Let's get to know the Social Connection Program

Let's get to know the Social Connection Program

By: Yarimar Marrero Rodríguez

Did you know that on February 1 of this year, an innovative program called Social Connection began to be implemented in SER de Puerto Rico, which seeks to develop social skills, such as making friends or developing relationships, in young people and adults on the autism spectrum . Our institution is a pioneer in Puerto Rico in implementing the program as established in PEERS (Program for the Education and Enrichment of Social Relations) developed at UCLA (University of California Los Angeles). To learn more about Social Connection, we talked with the psychiatrist and coordinator of the SER Program in Puerto Rico, Dr. Joahnibel Reyes Maysonet.

YMR: What is the origin of this medical/therapeutic practice that is developed in the Social Connection Program in SER of Puerto Rico?

JRM: This program began on February 1, 2023 in SER and is a derivative of the PEERS program of Semel Institute for Neuroscience and Human Behavior. We trained with those from UCLA to be able to implement PEERS in Puerto Rico. It is a program that has a very strict protocol to follow because all the data generated is used for research. It is an evidence-based approach to the best strategies for teaching social skills to adults specifically on the autism spectrum. The idea of implementing it in Puerto Rico came to me after seeing the program Love on the Spectrum from Netflix That's when I found out there was a program called PEERS. Dr.
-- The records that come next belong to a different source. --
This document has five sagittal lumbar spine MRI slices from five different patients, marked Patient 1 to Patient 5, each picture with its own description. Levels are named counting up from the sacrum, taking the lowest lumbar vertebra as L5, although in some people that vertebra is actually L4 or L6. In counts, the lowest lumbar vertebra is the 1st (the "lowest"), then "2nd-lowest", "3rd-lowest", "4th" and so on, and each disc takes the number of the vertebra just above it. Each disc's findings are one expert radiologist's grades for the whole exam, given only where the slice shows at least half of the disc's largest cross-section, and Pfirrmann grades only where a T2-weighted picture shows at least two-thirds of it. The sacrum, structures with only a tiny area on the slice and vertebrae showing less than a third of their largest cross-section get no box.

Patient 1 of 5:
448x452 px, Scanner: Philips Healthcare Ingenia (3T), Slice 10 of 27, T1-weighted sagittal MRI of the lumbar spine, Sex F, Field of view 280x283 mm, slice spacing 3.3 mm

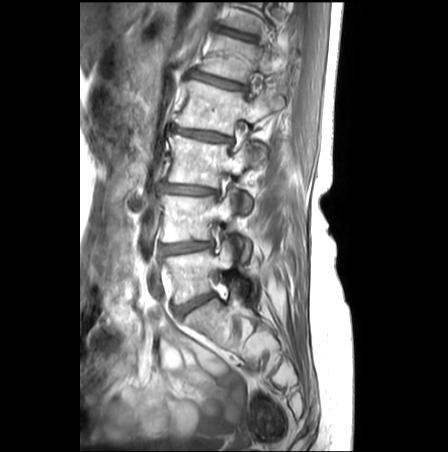 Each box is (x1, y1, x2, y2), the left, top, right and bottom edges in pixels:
Annotations:
• L3/L4 — (162, 183, 216, 194)
• L4/L5 — (160, 242, 211, 253)
• L4 vertebra — (159, 191, 253, 261)
• intervertebral disc L5/S1 — (174, 293, 214, 317)
• L2/L3 — (174, 128, 229, 141)
• intervertebral disc L1/L2 — (190, 71, 244, 89)
• T12/L1 — (224, 31, 252, 39)
• L3 — (168, 136, 251, 213)
• L2 vertebra — (175, 80, 283, 164)
• L5 — (163, 239, 256, 304)
• L1 vertebra — (201, 35, 285, 82)

Expert MSK radiologist gradings (per disc):
• L4/L5: lower-endplate change, upper-endplate change, disc narrowing, disc bulging, Modic type II
• L1/L2: upper-endplate change, disc bulging, lower-endplate change
• L3/L4: Modic type II, disc bulging, lower-endplate change, upper-endplate change, disc narrowing
• L2/L3: upper-endplate change, Modic type II, disc bulging, disc narrowing, lower-endplate change

Patient 2 of 5:
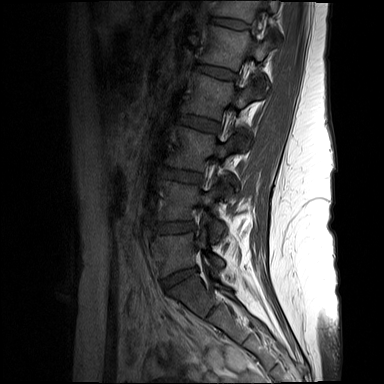 Lumbar spine MR, T1-weighted, sagittal | Patient sex: F | Slice 5/17
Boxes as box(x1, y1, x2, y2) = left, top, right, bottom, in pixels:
disc T12/L1: box(212, 18, 247, 29) | L2/L3: box(178, 116, 219, 131) | L5/S1: box(163, 268, 196, 288) | L1 vertebra: box(201, 26, 273, 86) | L4/L5: box(156, 223, 193, 233) | L3: box(166, 126, 242, 198) | disc L3/L4: box(161, 169, 201, 182) | L4: box(156, 180, 226, 239) | L5: box(155, 229, 224, 276) | L1/L2: box(196, 65, 234, 79) | L2: box(181, 72, 261, 150) | T12 vertebra: box(214, 0, 279, 37)

Radiological gradings:
• L2/L3, T12/L1, L4/L5, L1/L2, L3/L4, L5/S1: no herniation, bulging, narrowing, spondylolisthesis, endplate or Modic change recorded

Patient 3 of 5:
512x640 px. Sex M. Lumbar spine MR, T2 SPACE (3D), sagittal.

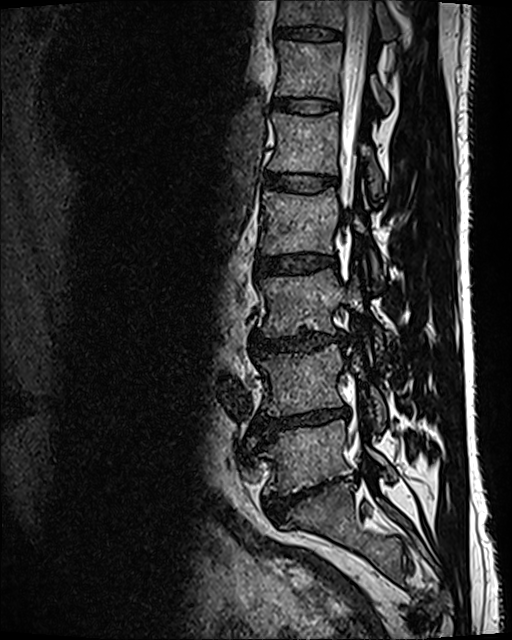
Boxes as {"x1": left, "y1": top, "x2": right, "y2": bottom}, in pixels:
T12/L1 at {"x1": 274, "y1": 97, "x2": 336, "y2": 113}, L4 vertebra at {"x1": 257, "y1": 345, "x2": 387, "y2": 430}, L5 at {"x1": 263, "y1": 420, "x2": 396, "y2": 495}, IVD T11/T12 at {"x1": 272, "y1": 25, "x2": 341, "y2": 40}, T12 vertebra at {"x1": 275, "y1": 41, "x2": 390, "y2": 112}, L1 vertebra at {"x1": 269, "y1": 112, "x2": 382, "y2": 198}, L3 vertebra at {"x1": 261, "y1": 269, "x2": 382, "y2": 352}, IVD L3/L4 at {"x1": 253, "y1": 333, "x2": 343, "y2": 351}, L2 at {"x1": 260, "y1": 187, "x2": 381, "y2": 281}, L4/L5 at {"x1": 258, "y1": 406, "x2": 348, "y2": 439}, L1/L2 at {"x1": 264, "y1": 172, "x2": 336, "y2": 192}, T11 vertebra at {"x1": 275, "y1": 0, "x2": 396, "y2": 41}, thecal sac / spinal canal at {"x1": 340, "y1": 1, "x2": 372, "y2": 209}, IVD L2/L3 at {"x1": 256, "y1": 255, "x2": 336, "y2": 276}, IVD L5/S1 at {"x1": 265, "y1": 480, "x2": 331, "y2": 522}.

Expert MSK radiologist gradings (per disc):
  L5/S1: lower-endplate change, spondylolisthesis, disc narrowing, disc bulging
  L4/L5: Pfirrmann grade 5, disc bulging, disc narrowing, lower-endplate change, Modic type II
  L2/L3: Pfirrmann grade 2
  L1/L2: Pfirrmann grade 2
  L3/L4: Pfirrmann grade 3, disc bulging, disc narrowing
  T11/T12: Pfirrmann grade 2
  T12/L1: Pfirrmann grade 2

Patient 4 of 5:
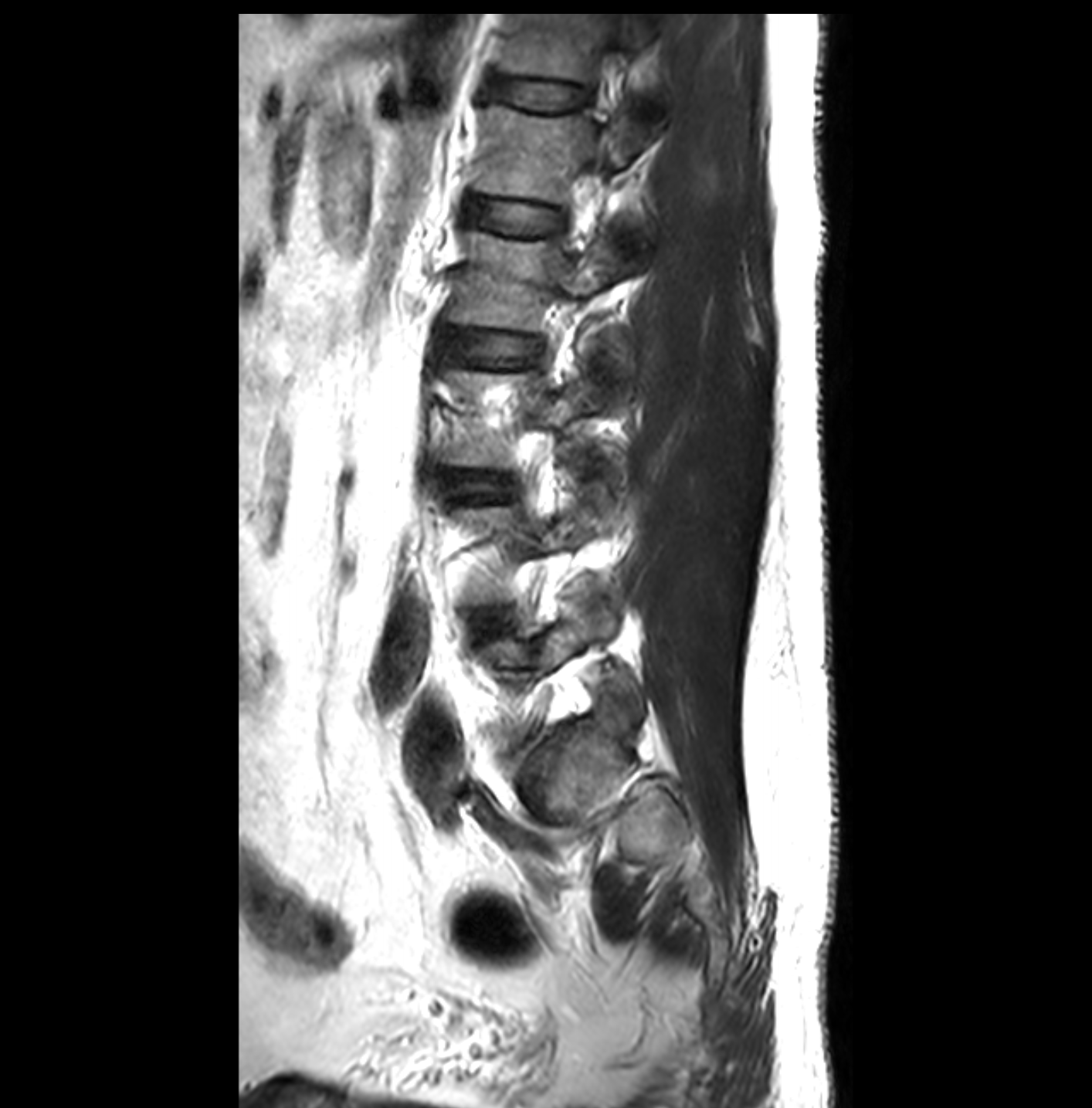
Slice 24 of 32; T2-weighted sagittal MRI of the lumbar spine

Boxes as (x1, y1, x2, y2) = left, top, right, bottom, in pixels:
2nd-lowest disc: (473, 611, 504, 632)
lowest vertebra: (483, 593, 613, 692)
4th vertebra: (447, 229, 630, 376)
3rd-lowest disc: (447, 475, 514, 500)
6th disc: (486, 78, 591, 111)
3rd-lowest vertebra: (443, 369, 598, 469)
4th disc: (443, 332, 544, 366)
2nd-lowest vertebra: (452, 490, 612, 605)
6th vertebra: (498, 15, 649, 83)
5th disc: (466, 198, 562, 235)
5th vertebra: (471, 104, 640, 205)

Radiological gradings:
  6th disc: Pfirrmann grade 1
  5th disc: Pfirrmann grade 1
  4th disc: no Modic or endplate change, herniation, narrowing, bulging or spondylolisthesis recorded

Patient 5 of 5:
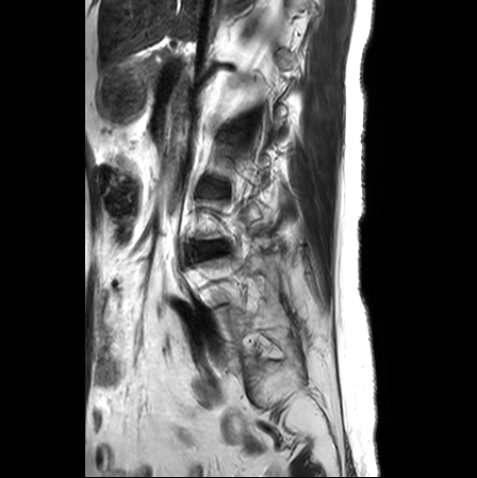 477x478 px; Sex F; MRI lumbar spine (T2-weighted), sagittal plane

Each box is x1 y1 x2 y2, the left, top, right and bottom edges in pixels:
Segmented structures:
* 3rd-lowest disc: 199 242 226 256
* lowest vertebra: 215 305 286 364
* 4th disc: 199 183 227 196
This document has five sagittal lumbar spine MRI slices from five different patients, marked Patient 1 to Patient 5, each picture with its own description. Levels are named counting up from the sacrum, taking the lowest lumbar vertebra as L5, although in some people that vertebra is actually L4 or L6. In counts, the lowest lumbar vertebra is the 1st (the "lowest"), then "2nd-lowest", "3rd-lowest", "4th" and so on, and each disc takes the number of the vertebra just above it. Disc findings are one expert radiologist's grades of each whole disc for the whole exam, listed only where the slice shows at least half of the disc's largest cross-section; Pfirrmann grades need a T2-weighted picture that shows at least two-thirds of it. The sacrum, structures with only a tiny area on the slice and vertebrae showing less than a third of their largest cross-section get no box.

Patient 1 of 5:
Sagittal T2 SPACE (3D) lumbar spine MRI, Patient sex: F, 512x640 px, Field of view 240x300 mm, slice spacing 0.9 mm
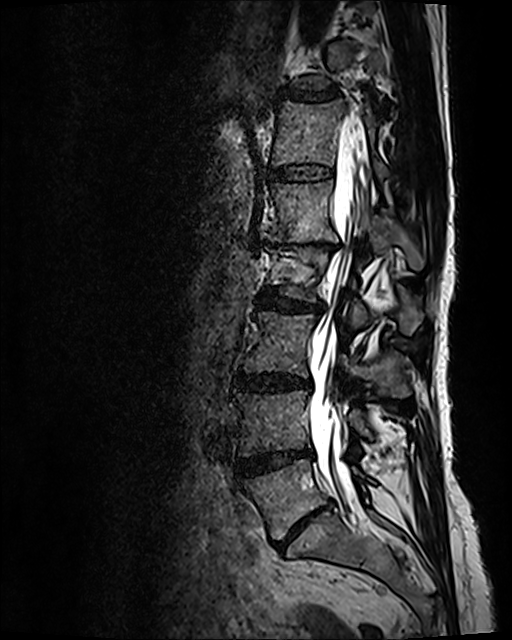
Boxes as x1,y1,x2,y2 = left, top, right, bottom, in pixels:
Intervertebral disc L1/L2 (5th disc) = 265,239,338,251.
Intervertebral disc L3/L4 (3rd-lowest disc) = 234,372,310,391.
L1 (5th vertebra) = 260,180,424,270.
L4 (2nd-lowest vertebra) = 233,390,371,457.
T12 (6th vertebra) = 272,101,388,177.
L2 (4th vertebra) = 268,249,422,335.
Thecal sac / spinal canal = 309,119,369,498.
Intervertebral disc L2/L3 (4th disc) = 259,289,321,311.
L5 (lowest vertebra) = 241,459,365,539.
L4/L5 (2nd-lowest disc) = 237,450,311,475.
L3 (3rd-lowest vertebra) = 244,311,409,397.
L5/S1 (lowest disc) = 276,503,330,548.
Intervertebral disc T11/T12 (7th disc) = 278,88,344,101.
Intervertebral disc T12/L1 (6th disc) = 269,164,333,181.

Radiological gradings:
  L5/S1 (lowest disc): upper-endplate change, disc narrowing, lower-endplate change, disc bulging, Modic type II
  T11/T12 (7th disc): Pfirrmann grade 3, disc narrowing, disc bulging
  L1/L2 (5th disc): Pfirrmann grade 5, Modic type II, disc narrowing, disc bulging, upper-endplate change, lower-endplate change
  L4/L5 (2nd-lowest disc): Pfirrmann grade 4, Modic type II, disc bulging, disc narrowing
  L3/L4 (3rd-lowest disc): Pfirrmann grade 3, disc bulging
  L2/L3 (4th disc): disc narrowing, disc bulging
  T12/L1 (6th disc): Pfirrmann grade 2

Patient 2 of 5:
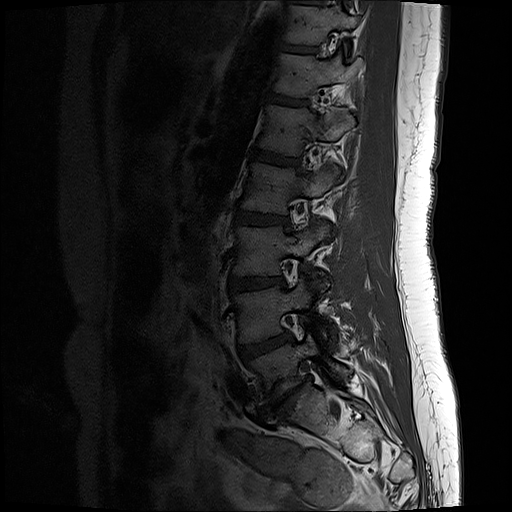 Sagittal slice index 3; T1-weighted sagittal MRI of the lumbar spine; 512x512 px

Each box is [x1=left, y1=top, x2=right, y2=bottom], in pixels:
* T11/T12 = [x1=282, y1=44, x2=316, y2=52]
* L2/L3 = [x1=237, y1=209, x2=289, y2=225]
* L5/S1 = [x1=260, y1=382, x2=305, y2=417]
* L4 = [x1=235, y1=280, x2=326, y2=341]
* L1/L2 = [x1=252, y1=151, x2=296, y2=165]
* IVD L4/L5 = [x1=239, y1=333, x2=291, y2=360]
* L3 vertebra = [x1=235, y1=222, x2=330, y2=274]
* L1 vertebra = [x1=259, y1=106, x2=354, y2=154]
* T12/L1 = [x1=268, y1=93, x2=306, y2=105]
* L3/L4 = [x1=231, y1=277, x2=284, y2=292]
* T11 vertebra = [x1=287, y1=7, x2=356, y2=44]
* L2 = [x1=243, y1=164, x2=340, y2=213]
* T12 vertebra = [x1=274, y1=54, x2=358, y2=96]
* L5 = [x1=251, y1=335, x2=350, y2=404]

Radiological gradings:
  L4/L5: disc bulging
  L3/L4: disc bulging
  L2/L3, T12/L1, L1/L2: no spondylolisthesis, narrowing, bulging, herniation, Modic or endplate change recorded

Patient 3 of 5:
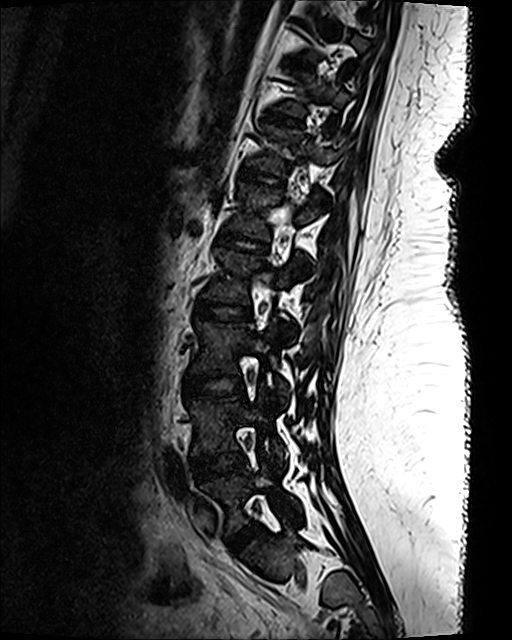 T2 SPACE (3D) sagittal MRI of the lumbar spine.

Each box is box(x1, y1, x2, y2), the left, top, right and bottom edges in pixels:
Disc L4/L5 at box(192, 450, 245, 478); disc T12/L1 at box(243, 169, 281, 185); L1 vertebra at box(230, 183, 323, 272); L3 at box(192, 322, 288, 404); disc L1/L2 at box(217, 233, 264, 251); disc L2/L3 at box(196, 299, 250, 319); L3/L4 at box(185, 374, 242, 396); T12 vertebra at box(250, 125, 335, 196); T11/T12 at box(267, 112, 297, 124); disc L5/S1 at box(229, 523, 258, 550); T11 vertebra at box(278, 73, 349, 115); L2 at box(205, 248, 304, 334); L5 vertebra at box(201, 462, 300, 530); L4 vertebra at box(188, 394, 286, 465); T10/T11 at box(290, 59, 309, 67).

Expert MSK radiologist gradings (per disc):
- L2/L3: Pfirrmann grade 1
- L1/L2: Pfirrmann grade 1
- L3/L4: Pfirrmann grade 1
- L4/L5: Pfirrmann grade 1
- T12/L1: no spondylolisthesis, narrowing, bulging, herniation, Modic or endplate change recorded

Patient 4 of 5:
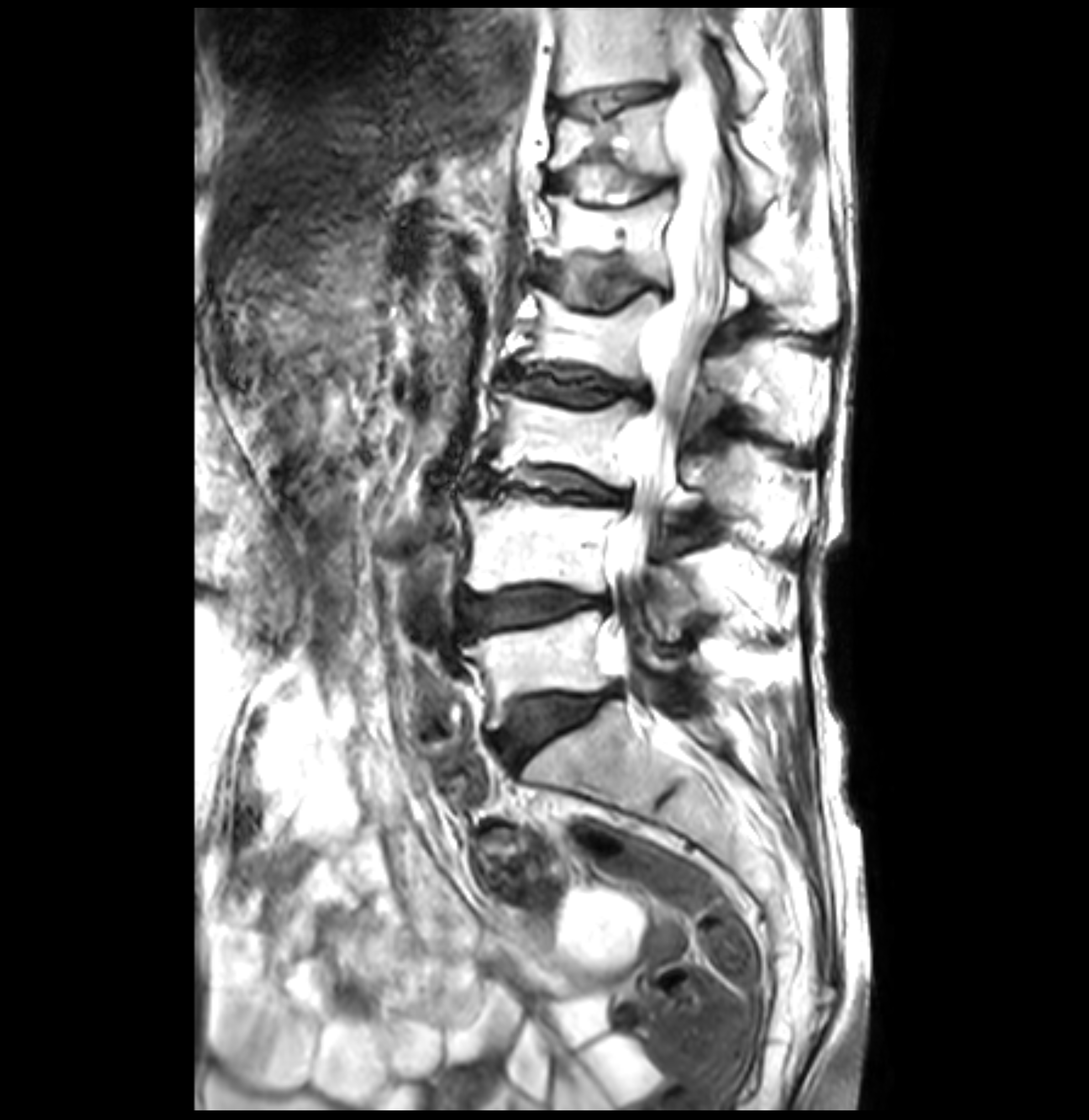
Image 1089x1120. Sagittal T2-weighted lumbar spine MRI. Sagittal slice index 17.
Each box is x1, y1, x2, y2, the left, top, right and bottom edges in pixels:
T12 = 547, 96, 778, 217.
L5/S1 = 496, 688, 615, 767.
L5 = 462, 609, 683, 729.
Disc T12/L1 = 547, 166, 673, 204.
L3 vertebra = 484, 386, 804, 525.
L2 = 518, 286, 829, 443.
L1 vertebra = 540, 190, 833, 330.
L3/L4 = 479, 470, 622, 502.
L4/L5 = 462, 586, 610, 634.
Disc T11/T12 = 552, 83, 663, 120.
L1/L2 = 535, 256, 668, 306.
L4 = 459, 491, 773, 637.
Spinal canal = 608, 15, 734, 674.
Disc L2/L3 = 508, 368, 649, 402.
T11 = 554, 5, 763, 111.

Expert MSK radiologist gradings (per disc):
• L3/L4: disc narrowing, upper-endplate change, Modic type II, disc bulging, lower-endplate change
• L5/S1: Pfirrmann grade 4, lower-endplate change, disc bulging, Modic type II, upper-endplate change
• L2/L3: Pfirrmann grade 3, disc bulging, Modic type II, disc narrowing, upper-endplate change, lower-endplate change
• L4/L5: Pfirrmann grade 4, lower-endplate change, upper-endplate change, disc bulging, Modic type II
• T12/L1: Pfirrmann grade 3, Modic type II, lower-endplate change, upper-endplate change
• T11/T12: Pfirrmann grade 1, upper-endplate change, Modic type II, lower-endplate change
• L1/L2: Pfirrmann grade 3, Modic type II, upper-endplate change, disc bulging, lower-endplate change

Patient 5 of 5:
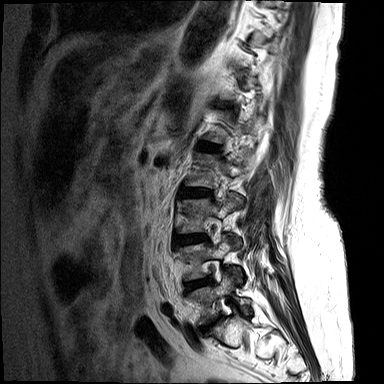 T2-weighted sagittal MRI of the lumbar spine
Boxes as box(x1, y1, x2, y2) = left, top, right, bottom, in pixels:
3rd-lowest disc: box(174, 234, 207, 246).
2nd-lowest disc: box(185, 278, 212, 290).
Lowest disc: box(200, 317, 219, 331).
4th disc: box(180, 188, 210, 196).
4th vertebra: box(186, 151, 255, 187).
3rd-lowest vertebra: box(179, 195, 243, 233).
2nd-lowest vertebra: box(182, 234, 243, 280).
5th disc: box(200, 143, 219, 151).
Lowest vertebra: box(190, 272, 250, 324).

Radiological gradings:
  lowest disc: disc narrowing, Modic type II, disc bulging
  2nd-lowest disc: disc bulging, disc narrowing
  4th disc: Pfirrmann grade 3, Modic type II, disc bulging
  3rd-lowest disc: Pfirrmann grade 4, disc bulging, disc narrowing

González told me "look, the training is being done virtually" and we said, let's take it because we usually have to travel to California. The program has 16 to 18 sessions. In these sessions I work with the group on social skills such as: starting a conversation, how to maintain and end it, how to participate in group conversations, how to express your needs assertively, even all the dating skills and that coaching how to find a partner

YMR: Did you have to work on adaptations to the PEERS model to replicate it in Puerto Rico?

JRM: One of the things that we noticed is that the Program is adapted to the American culture and one of the things that we had to work on was to adapt it to our culture in terms of social skills because they are not the same as those of the United States. In Puerto Rico we are making a cultural adaptation and we are also adding two independent living sessions. Every time a cultural adaptation is worked on, it is written down and goes to a data document that is collected and sent there for them to review and it can be published and adapted to Latin America. PEERS has already been implemented in Argentina, but they, although they are from Latin America, have more European adaptations, so we would be the first to give it that Latin American twist.

YMR: What is the main focus of Conexión Social and who can benefit from it?

JRM: The Program is designed for people within the level one spectrum, who do not require much support in social communication skills. This first group has 8 participants within the spectrum between the ages of 18 to 26 and 8 social trainers. Most of them were SER participants that I knew, being the pilot group it was good that I knew their background and could verify that they had family support. In the second phase it will be opened to the public. The Program has two groups, I work with young people teaching them social skills and there is another group of social trainers who can be family members or couples. We already have a participant who has his girlfriend. While I train the kids and teach them the skills, the coaches will learn how to teach them the skills in order to follow up, because the focus is that once the skill is learned it can be replicated abroad and they can implement it in universities, in jobs and the environments they go to.

YMR: What objectives do you hope to achieve with the implementation of the Program in SER?

JRM: What we as a team want to achieve is that these kids, most of whom are already studying or want to start working, can develop basic social skills so that their integration into work and academic environments is easier. Most of them go through a lot of work and have a lot of difficulty making that transition to the university or to a job and in many cases they do not participate in these environments because they do not know how to enter a new environment. My role as coordinator is to ensure that each one of them can have an easier transition, to be able to see what works for us and what does not work for us in Puerto Rico, and to see what things could be adapted for the second phase.

YMR: How do you see the level of enthusiasm of the young people who are participating in this first group?

JRM: They are super "pomp", they have planned to go to Comic Con, which is the first social activity that they chose to have and they will be accompanied by three social trainers from our team. They are going to go two by two and the goal is to meet new people. The coaches They will be all over the Convention Center in case they get stuck, can't talk to someone, or lack social skills, the coach will be there to help them.

YMR: Do you think it is necessary to expand this type of services to people with autism and their families in Puerto Rico?

JRM: That is why we are so focused on this program because when they are little they focus on services such as speech, occupational and physical therapy and that is perfect, but as they grow older there is no help in social aspects and when they reach the age of being young adults have a greater risk of having anxiety and depression and of an increased risk of suicide due to the loneliness experienced by these adults with autism. It is a myth that people with autism do not want to socialize. The Department of Education here is until 21 and I think that this Program can be implemented from 18 to 21 so that they come out with the skills and it is easier for them to integrate into the new scenarios, it should be a requirement. Our mission is that at some point with more personnel we can also replicate this Program in the Ceiba and Ponce centers and be able to impact those areas of Puerto Rico.